Make the Streusel Topping:
In a small bowl, mix together all the streusel ingredients except the oil and oat milk. Stir until evenly combined.
Add the oil and oat milk, then mix with a spoon or your fingertips until the mixture forms small clumps. Set aside.
Make the Cake Batter:
In a medium bowl, whisk together the flour, baking powder, baking soda, salt, and spices until well combined.
In a large bowl, whisk together the butternut squash purée, oil, and brown sugar until smooth.
Add the oat milk and vanilla extract, then whisk again.



Gradually add the dry ingredients to the wet ingredients, stirring until no lumps remain and the batter is smooth.
Fold in the chopped walnuts.


Pour the batter into the prepared cake pan, spreading it evenly.
Sprinkle the streusel topping evenly over the batter.


Bake for 45-55 minutes, or until a skewer inserted into the center comes out clean.

Let the cake cool in the pan for 10 minutes, then transfer it to a wire rack to cool for another 20 minutes.
Make the Maple Glaze:
In a small saucepan over medium heat, combine the maple syrup and oat milk. Heat until just steaming, swirling the pan occasionally. Do not let it simmer.
Remove from heat and whisk in the powdered sugar until smooth.
Return the saucepan to the heat and cook for 30 seconds, then remove from heat. Immediately drizzle the glaze over the cake.
Allow the cake to cool completely before serving.


How to Store
It is best enjoyed on the same day but can be refrigerated for up to 3 days.
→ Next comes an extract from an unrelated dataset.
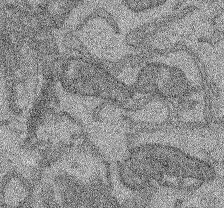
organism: Human
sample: HeLa cells

Vegan Butternut Maple Cake
Ingredients
- 2 ¼ cups all-purpose flour
- 3 teaspoon baking powder
- 1 teaspoon baking soda
- ½ teaspoon salt
- 1 teaspoon pumpkin pie spice
- ½ cup light brown sugar packed
- ½ cup maple syrup
- 1 ¼ cup butternut puree
- ½ cup oat milk
- ⅓ cup neutral oil
- 1 teaspoon vanilla extract
- ¾ cup walnuts chopped
Streusel:
- 3 tablespoon light brown sugar
- 5 tablespoon all-purpose flour
- ¼ cup walnuts finely chopped
- ½ teaspoon pumpkin pie spice or cinnamon
- 2 tablespoon neutral oil
- 1 teaspoon oat milk
Maple Glaze:
- 1 cup powdered sugar
- 3 tablespoon maple syrup
- 1 tablespoon oat milk
Instructions
Prepare the Butternut Squash:
- Peel and cut the butternut squash into chunks. Cook in a pot of simmering water, covered, until very soft. Drain well.m
- Mash the butternut squash until smooth. Alternatively, bake the peeled butternut squash in a covered baking dish until tender, then mash. Let it cool completely before using.
- Set the oven to 350°F. Grease a 10-inch round cake pan and line the bottom with parchment paper.
Make the Streusel Topping:
- In a small bowl, mix together all the streusel ingredients except the oil and oat milk. Stir until evenly combined.
- Add the oil and oat milk, then mix with a spoon or your fingertips until the mixture forms small clumps. Set aside.
Make the Cake Batter:
- In a medium bowl, whisk together the flour, baking powder, baking soda, salt, and spices until well combined.
- In a large bowl, whisk together the butternut squash purée, oil, and brown sugar until smooth.
- Add the oat milk and vanilla extract, then whisk again.
- Gradually add the dry ingredients to the wet ingredients, stirring until no lumps remain and the batter is smooth.
- Fold in the chopped walnuts.
- Pour the batter into the prepared cake pan, spreading it evenly.
- Sprinkle the streusel topping evenly over the batter.
- Bake for 45-55 minutes, or until a skewer inserted into the center comes out clean.
- Let the cake cool in the pan for 10 minutes, then transfer it to a wire rack to cool for another 20 minutes.
Make the Maple Glaze:
- In a small saucepan over medium heat, combine the maple syrup and oat milk. Heat until just steaming, swirling the pan occasionally. Do not let it simmer.
- Remove from heat and whisk in the powdered sugar until smooth.
- Return the saucepan to the heat and cook for 30 seconds, then remove from heat. Immediately drizzle the glaze over the cake.
- Allow the cake to cool completely before serving.